== Data for the task ==
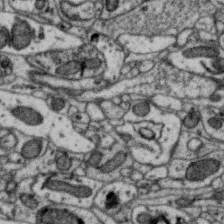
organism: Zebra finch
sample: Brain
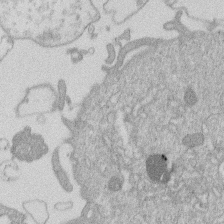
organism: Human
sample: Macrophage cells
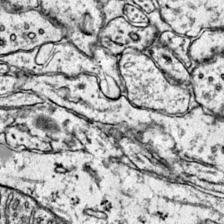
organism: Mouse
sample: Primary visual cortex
===
== Data for the task ==
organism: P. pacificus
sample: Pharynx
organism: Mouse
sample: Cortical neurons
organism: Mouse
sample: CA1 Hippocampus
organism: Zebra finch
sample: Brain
===
**Task to complete:**
Tally the lines of the records above that contain the word "sample". Give only the total.

**Solved exercise:**
7